──────── Excerpted data

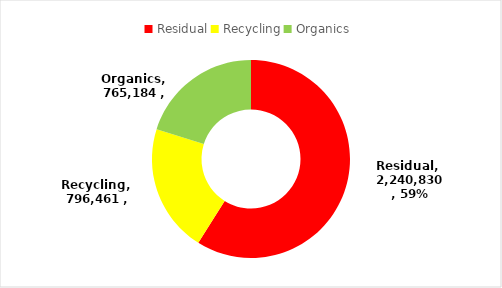
| Category | Series 0 |
|---|---|
| Residual | 2240830.37 |
| Recycling | 796460.84 |
| Organics | 765184.12 |
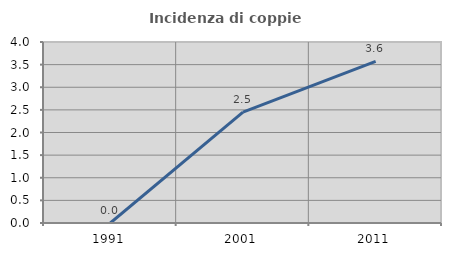
| Category | Incidenza di coppie miste |
|---|---|
| 1991.0 | 0 |
| 2001.0 | 2.451 |
| 2011.0 | 3.571 |
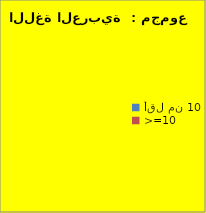
| Category | مجموع |
|---|---|
| أقل من 10 | 0 |
| >=10 | 0 |
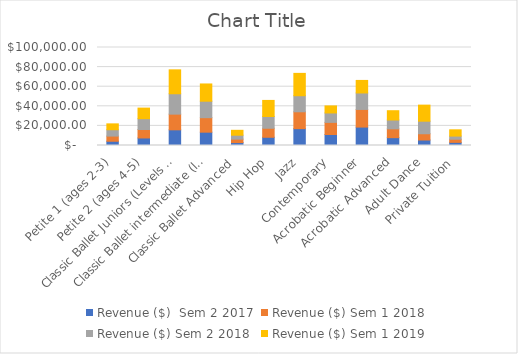
| Category | Revenue ($) |
|---|---|
| Petite 1 (ages 2-3) | 6000 |
| Petite 2 (ages 4-5) | 10800 |
| Classic Ballet Juniors (Levels 1-3) | 24400 |
| Classic Ballet intermediate (levels 4-5) | 17600 |
| Classic Ballet Advanced | 5000 |
| Hip Hop | 16400 |
| Jazz | 22800 |
| Contemporary | 7200 |
| Acrobatic Beginner | 12800 |
| Acrobatic Advanced | 9500 |
| Adult Dance | 16400 |
| Private Tuition | 6400 |
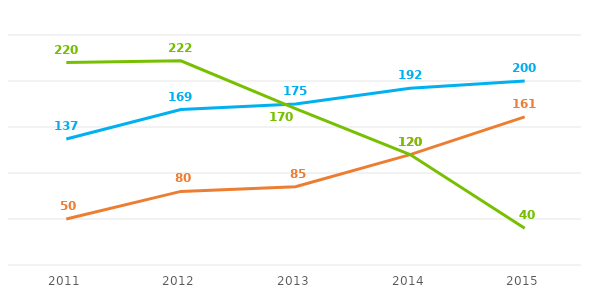
| Category | Inc Corp | Davis& Co | Pops Inc |
|---|---|---|---|
| 2011.0 | 137 | 50 | 220 |
| 2012.0 | 169 | 80 | 222 |
| 2013.0 | 175 | 85 | 170 |
| 2014.0 | 192 | 120 | 120 |
| 2015.0 | 200 | 161 | 40 |
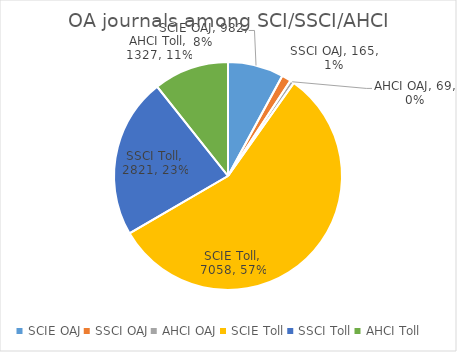
| Category | Series 0 |
|---|---|
| SCIE OAJ | 982 |
| SSCI OAJ | 165 |
| AHCI OAJ | 69 |
| SCIE Toll | 7058 |
| SSCI Toll | 2821 |
| AHCI Toll | 1327 |

────────────────

What to do »
Only the lines from the one containing "4-5) | 10800 |" through the final line of the records should be retyped, exactly, with every picture omitted.

Answer for the task »
| Petite 2 (ages 4-5) | 10800 |
| Classic Ballet Juniors (Levels 1-3) | 24400 |
| Classic Ballet intermediate (levels 4-5) | 17600 |
| Classic Ballet Advanced | 5000 |
| Hip Hop | 16400 |
| Jazz | 22800 |
| Contemporary | 7200 |
| Acrobatic Beginner | 12800 |
| Acrobatic Advanced | 9500 |
| Adult Dance | 16400 |
| Private Tuition | 6400 |
| Category | Inc Corp | Davis& Co | Pops Inc |
|---|---|---|---|
| 2011.0 | 137 | 50 | 220 |
| 2012.0 | 169 | 80 | 222 |
| 2013.0 | 175 | 85 | 170 |
| 2014.0 | 192 | 120 | 120 |
| 2015.0 | 200 | 161 | 40 |
| Category | Series 0 |
|---|---|
| SCIE OAJ | 982 |
| SSCI OAJ | 165 |
| AHCI OAJ | 69 |
| SCIE Toll | 7058 |
| SSCI Toll | 2821 |
| AHCI Toll | 1327 |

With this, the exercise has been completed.